# 19 Month Old Gelding- What do you think?



## csimkunas6 (Apr 18, 2010)

I was just thinking about your little monster! I think he is looking great! Hes taller than Rodeo, and Rodeo will be 22months here in 3 days, he weighs a lot more than Rodeo too.....although I think the weight/height tape Im using might be off, but Rodeo is right under 15hh, and it says he only weighs 735lbs, and I just feel like he weighs more, I dont know......

Anyways, I think Zane is looking really good! He is butt high, but no biggie at his age, you can see the twist in that one cannon still, but not as bad as it was a while back. IMHO, I think your going to have yourself one sturdy, trustworthy horse!!


----------



## trailhorserider (Oct 13, 2009)

Thank you! I think his leg is looking tons better! I even had a trainer out to help me with groundwork a few days ago and he really liked Zane's conformation and never mentioned the leg. So I think it's a lot less noticeable than it used to be. 

I think there is some variance in the weight tapes. I had an old, old weight tape a friend gave me. It was actually a promotional item from Shell- the oil company- for an obsolete horse dewormer. It weighed him significantly less. I am using a Purina weight tape now and pull it snug. I figure Purina has studied horse nutrition and weight more than Shell has. :lol:

To get his height, I use a regular tape measure and a level at his withers. It's still a bit hard because the ground is uneven. Zane is 14.3 conservatively. But the trainer remarked that he was 15 hands, and sure enough, measuring him I do get 15 hands (60 inches I believe) on some measurements. And some measurements he is around 59 inches (14.3). So it's really hard to tell down to the exact inch. 

Anyway, I think he's looking more and more like a Quarter Horse. For a long while I thought he would be built like a Thoroughbred.

I love Rodeo! I wish Zane went along with everything as easily as Rodeo does!


----------



## Ladytrails (Jul 28, 2010)

He looks really good to me, THR. I do love a nice bay like that! My little darling - uh monster - is a bay, too with those ermine spots at the coronet. I can't see the cannon bone issue at all....I don't have a great eye for some of that type of thing, but I just don't see anything. He's gonna be a tall one, it seems.


----------



## trailhorserider (Oct 13, 2009)

Ladytrails said:


> He looks really good to me, THR. I do love a nice bay like that! My little darling - uh monster - is a bay, too with those ermine spots at the coronet. I can't see the cannon bone issue at all....I don't have a great eye for some of that type of thing, but I just don't see anything. He's gonna be a tall one, it seems.

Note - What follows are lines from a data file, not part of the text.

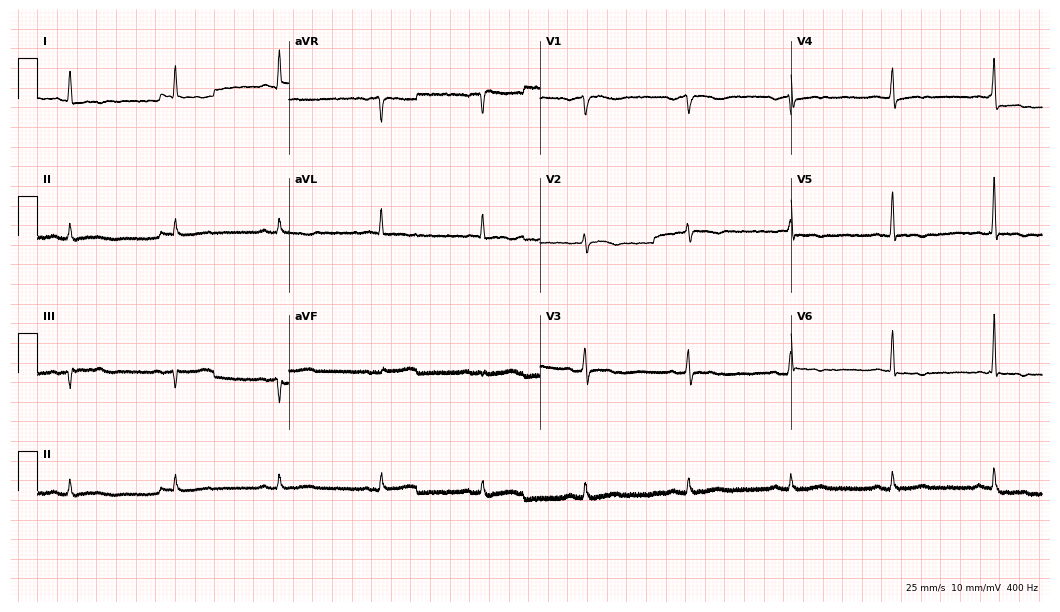
Standard 12-lead ECG recorded from an 84-year-old woman. None of these six findings is recorded: first-degree AV block, right bundle branch block (RBBB), left bundle branch block (LBBB), sinus bradycardia, atrial fibrillation (AF), sinus tachycardia.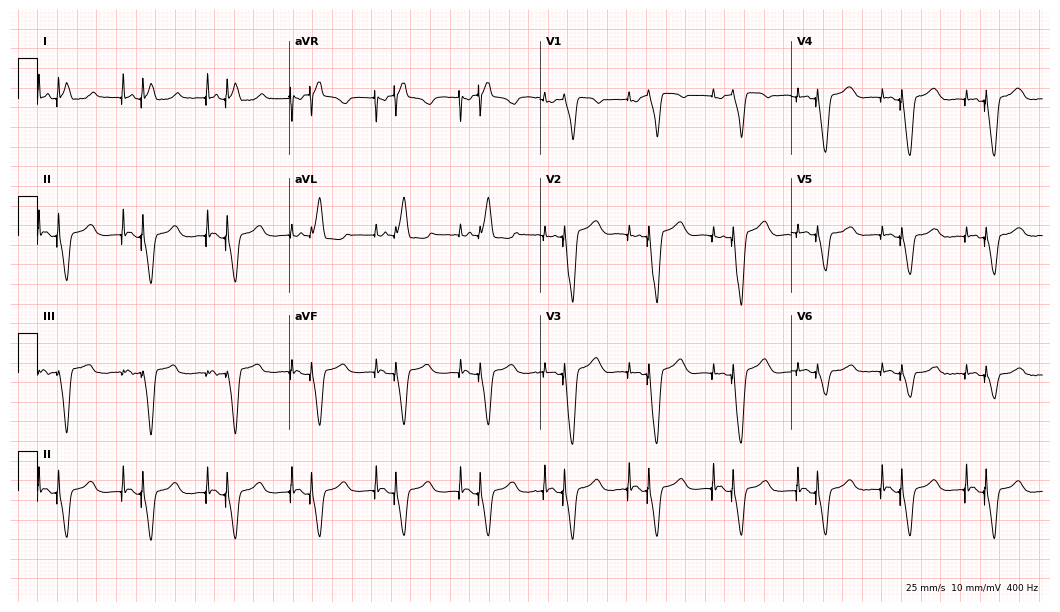
Standard 12-lead ECG recorded from a male, 51 years old (10.2-second recording at 400 Hz). None of these six findings is recorded: first-degree AV block, right bundle branch block, left bundle branch block, sinus bradycardia, atrial fibrillation, sinus tachycardia.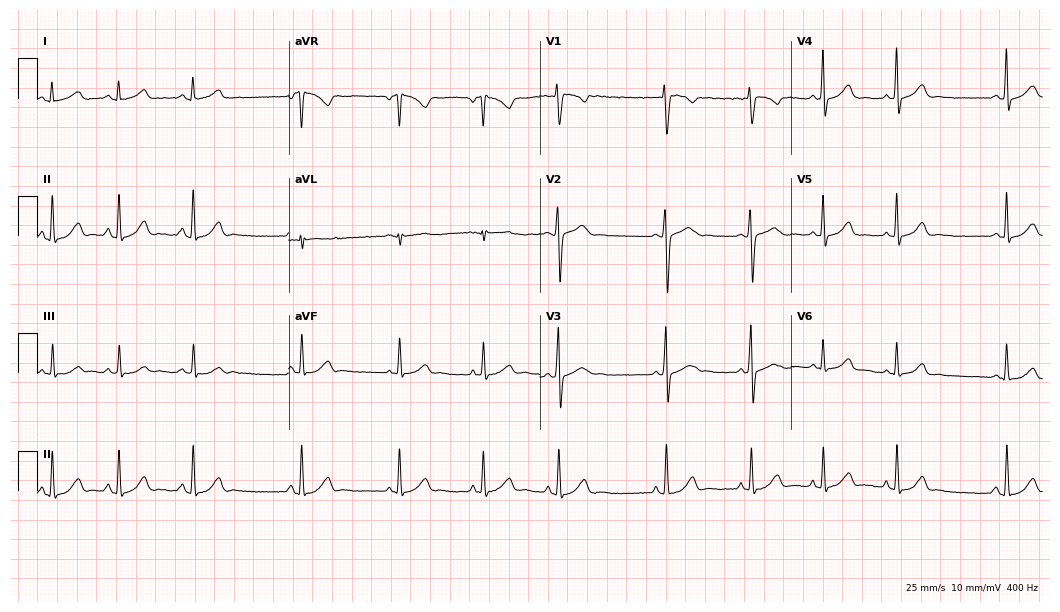
ECG — an 18-year-old female patient. Labelled as a normal ECG.

Thanks Ladytrails! His right hind cannon bone was born kind of warped looking. My vet said he never saw anything like it. :shock: There are probably some photos that show it in my "Horses" section. 

I think my bay is turning gray! He has white on his face, in his tail, and sprinkled on his body. But he is sure taking his time getting there. It will be interesting to see if he has more noticeable white hair when he sheds out in the spring.


----------



## smrobs (Jul 30, 2008)

Aw, I adore Zane!!! He's looking so fantastic and he is going to be a big, stout boy. You're right, that leg isn't nearly as noticeable as it used to be and excluding that one little thing, I adore his conformation. Nice shoulder angle, good butt, good neck and back, good legs, good angle to pasterns and hocks. Definitely good muscle.

He's probably going to do like what Rafe did as far as growing; get all his growing done all at once and after he's about 20 months old, just creep up a touch here and there. I honestly don't think Rafe has grown more than 1/4 inch in the last 6/8 months. Now watch, though, and he'll prove me wrong and grab another 4 inches before spring :wink:LOL.


----------



## trailhorserider (Oct 13, 2009)

smrobs said:


> Aw, I adore Zane!!! He's looking so fantastic and he is going to be a big, stout boy. You're right, that leg isn't nearly as noticeable as it used to be and excluding that one little thing, I adore his conformation. Nice shoulder angle, good butt, good neck and back, good legs, good angle to pasterns and hocks. Definitely good muscle.
> 
> *Thank you! *
> 
> He's probably going to do like what Rafe did as far as growing; get all his growing done all at once and after he's about 20 months old, just creep up a touch here and there. I honestly don't think Rafe has grown more than 1/4 inch in the last 6/8 months. Now watch, though, and he'll prove me wrong and grab another 4 inches before spring :wink:LOL.


That very well could be......about him finishing early. I know I feed him really well. I try not to push for growth, but I try to make sure he has a balanced diet and isn't lacking for anything either. And neither of his parents are super tall. So he either got some serious hybrid vigor or maybe he is growing optimal because he is being fed well and he will just top out quicker than a horse that is growing slower. Although my vet and the string test predict him to be 16.1.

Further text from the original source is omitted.